Work to complete: In the data below, find the line containing "sample: Retina" and the line containing "sample: Optic lobe", then reproduce them and every line between, exactly. Omit pictures.

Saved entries
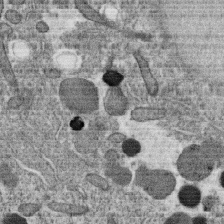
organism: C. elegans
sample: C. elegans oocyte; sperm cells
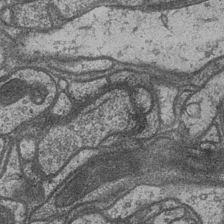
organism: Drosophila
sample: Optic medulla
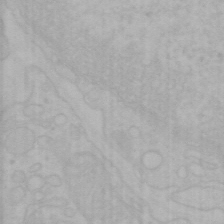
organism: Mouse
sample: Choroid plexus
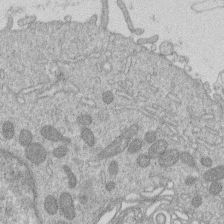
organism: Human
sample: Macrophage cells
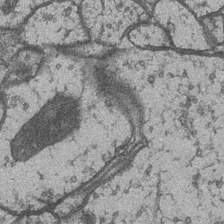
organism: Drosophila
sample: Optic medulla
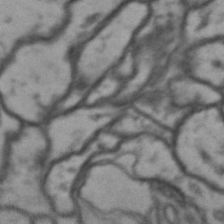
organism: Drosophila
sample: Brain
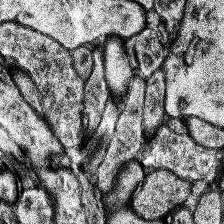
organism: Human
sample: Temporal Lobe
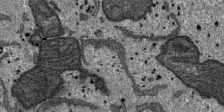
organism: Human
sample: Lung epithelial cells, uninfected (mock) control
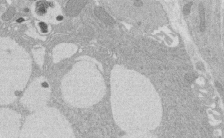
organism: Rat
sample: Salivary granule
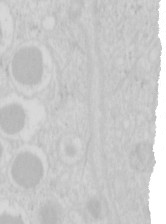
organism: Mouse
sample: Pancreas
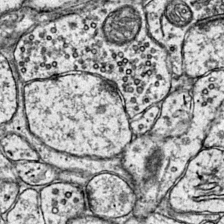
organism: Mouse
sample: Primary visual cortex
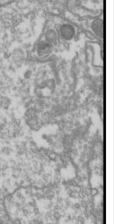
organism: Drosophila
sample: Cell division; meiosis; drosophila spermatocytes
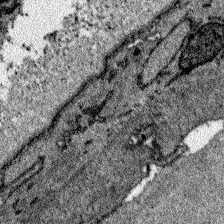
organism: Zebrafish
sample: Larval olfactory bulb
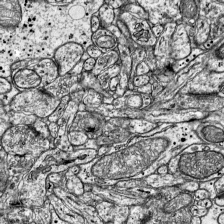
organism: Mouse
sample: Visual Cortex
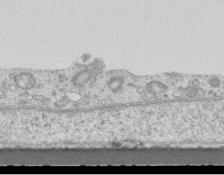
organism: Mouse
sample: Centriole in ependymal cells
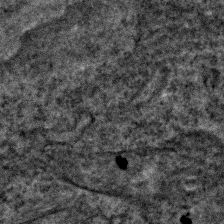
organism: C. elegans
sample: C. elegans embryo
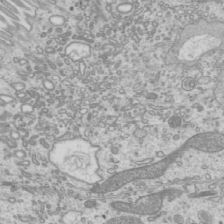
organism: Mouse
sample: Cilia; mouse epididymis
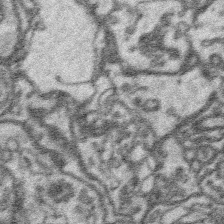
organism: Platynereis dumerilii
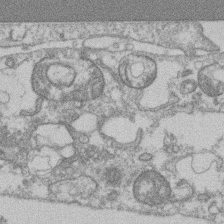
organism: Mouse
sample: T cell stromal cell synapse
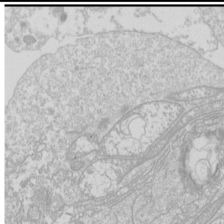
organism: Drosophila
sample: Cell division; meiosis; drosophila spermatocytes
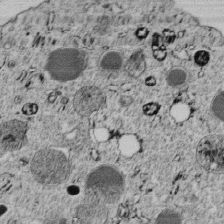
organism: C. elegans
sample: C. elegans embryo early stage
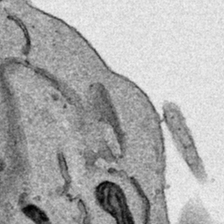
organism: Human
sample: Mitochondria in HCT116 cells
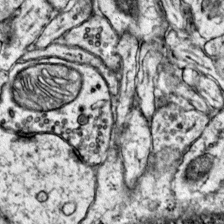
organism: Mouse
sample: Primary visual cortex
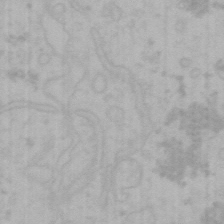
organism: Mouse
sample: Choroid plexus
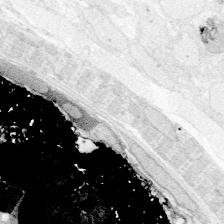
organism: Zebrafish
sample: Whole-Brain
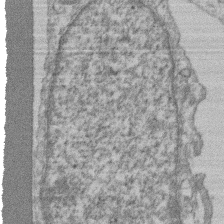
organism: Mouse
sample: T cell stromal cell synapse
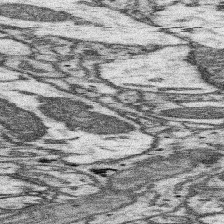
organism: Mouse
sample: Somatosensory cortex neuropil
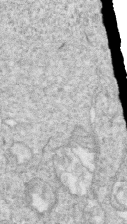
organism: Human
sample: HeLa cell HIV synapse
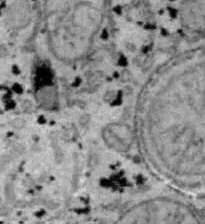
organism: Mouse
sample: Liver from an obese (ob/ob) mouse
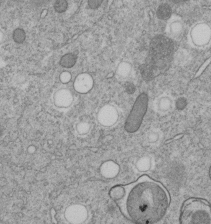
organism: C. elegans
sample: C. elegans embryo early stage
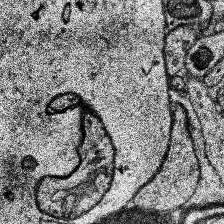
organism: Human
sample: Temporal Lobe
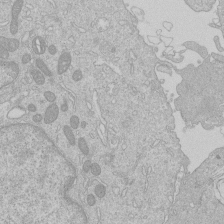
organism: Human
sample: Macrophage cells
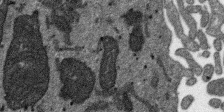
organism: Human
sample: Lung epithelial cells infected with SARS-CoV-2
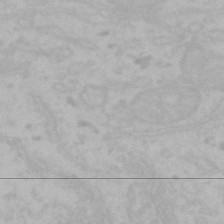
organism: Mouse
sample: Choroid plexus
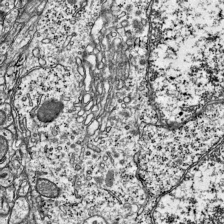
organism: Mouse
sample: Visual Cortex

* * *

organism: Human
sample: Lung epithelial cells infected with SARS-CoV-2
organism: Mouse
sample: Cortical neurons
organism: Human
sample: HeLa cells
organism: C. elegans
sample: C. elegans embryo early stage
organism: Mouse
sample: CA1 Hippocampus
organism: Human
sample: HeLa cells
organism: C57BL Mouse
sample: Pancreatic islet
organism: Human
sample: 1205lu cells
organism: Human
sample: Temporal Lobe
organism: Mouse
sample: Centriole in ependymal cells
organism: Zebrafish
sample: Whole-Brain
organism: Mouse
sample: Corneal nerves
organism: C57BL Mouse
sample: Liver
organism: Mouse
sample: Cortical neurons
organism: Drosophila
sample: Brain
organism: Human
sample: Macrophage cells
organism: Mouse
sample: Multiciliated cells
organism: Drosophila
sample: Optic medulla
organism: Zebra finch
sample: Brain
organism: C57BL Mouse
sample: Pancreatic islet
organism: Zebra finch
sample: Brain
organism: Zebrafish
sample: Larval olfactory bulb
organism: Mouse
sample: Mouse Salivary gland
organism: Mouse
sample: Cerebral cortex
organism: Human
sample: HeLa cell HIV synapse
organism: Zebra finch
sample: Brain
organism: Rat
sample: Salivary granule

--

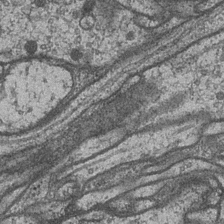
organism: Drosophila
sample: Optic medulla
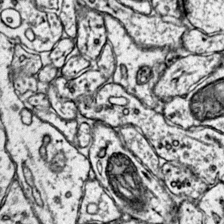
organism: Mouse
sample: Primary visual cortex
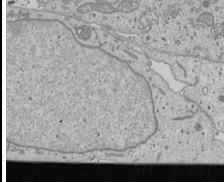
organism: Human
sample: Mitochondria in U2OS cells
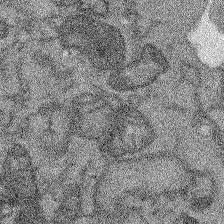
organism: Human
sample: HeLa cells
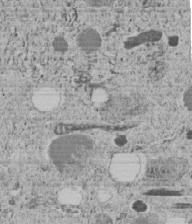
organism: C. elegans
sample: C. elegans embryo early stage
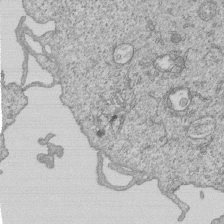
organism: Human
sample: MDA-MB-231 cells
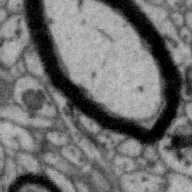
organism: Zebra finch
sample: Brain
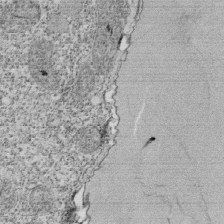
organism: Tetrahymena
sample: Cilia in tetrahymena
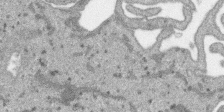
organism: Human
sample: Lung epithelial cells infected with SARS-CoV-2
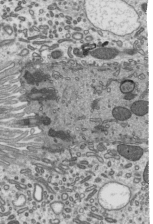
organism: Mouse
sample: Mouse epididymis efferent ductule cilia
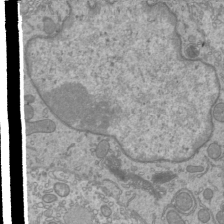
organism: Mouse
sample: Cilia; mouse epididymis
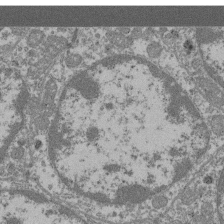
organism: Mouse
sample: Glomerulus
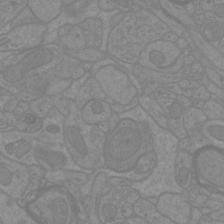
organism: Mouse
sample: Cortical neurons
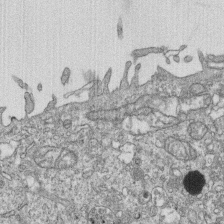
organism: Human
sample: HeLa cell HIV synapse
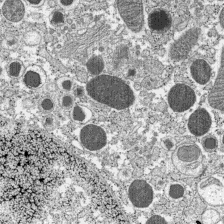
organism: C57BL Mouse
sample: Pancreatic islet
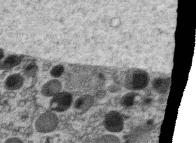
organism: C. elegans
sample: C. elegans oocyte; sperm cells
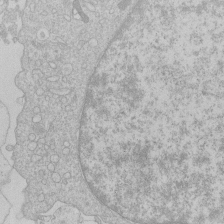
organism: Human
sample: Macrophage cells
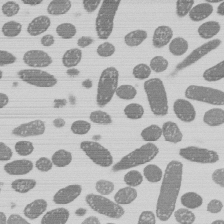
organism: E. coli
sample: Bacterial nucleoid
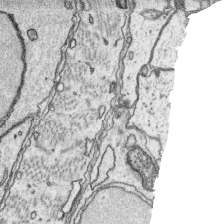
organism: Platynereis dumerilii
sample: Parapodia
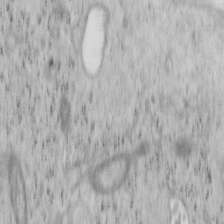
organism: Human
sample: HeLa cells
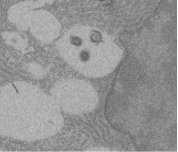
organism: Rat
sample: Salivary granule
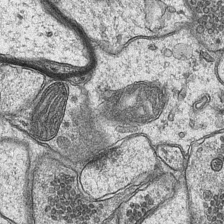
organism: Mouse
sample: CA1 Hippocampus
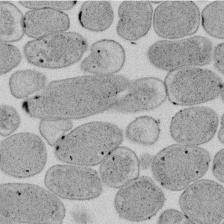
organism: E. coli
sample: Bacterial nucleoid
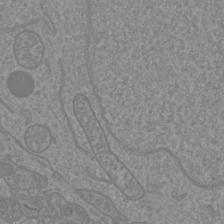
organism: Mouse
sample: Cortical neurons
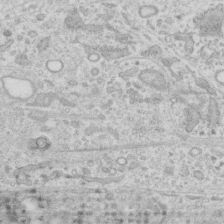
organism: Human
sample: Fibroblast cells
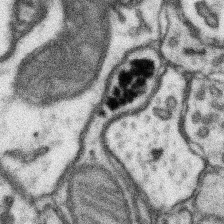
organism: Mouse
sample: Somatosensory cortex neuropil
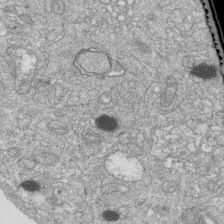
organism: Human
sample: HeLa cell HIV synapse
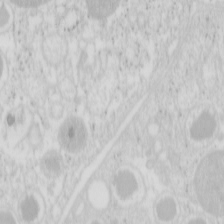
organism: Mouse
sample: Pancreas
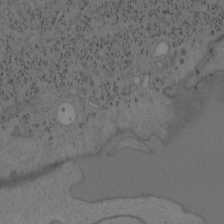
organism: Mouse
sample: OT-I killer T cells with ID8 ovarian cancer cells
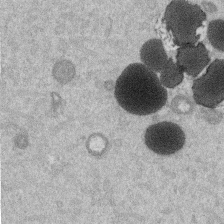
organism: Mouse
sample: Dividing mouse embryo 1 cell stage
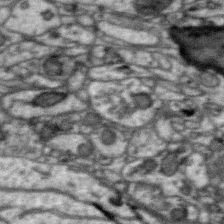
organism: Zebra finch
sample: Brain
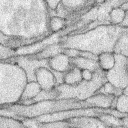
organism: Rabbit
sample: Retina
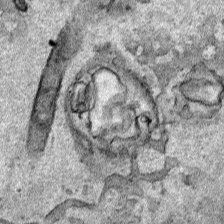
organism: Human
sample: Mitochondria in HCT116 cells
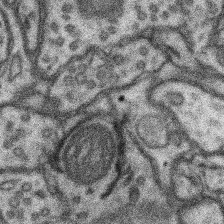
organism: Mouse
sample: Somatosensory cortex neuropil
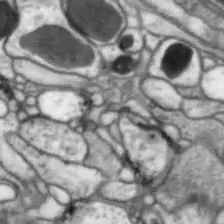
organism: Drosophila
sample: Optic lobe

Response below:
sample: Retina
organism: Human
sample: Mitochondria in HCT116 cells
organism: Mouse
sample: Somatosensory cortex neuropil
organism: Drosophila
sample: Optic lobe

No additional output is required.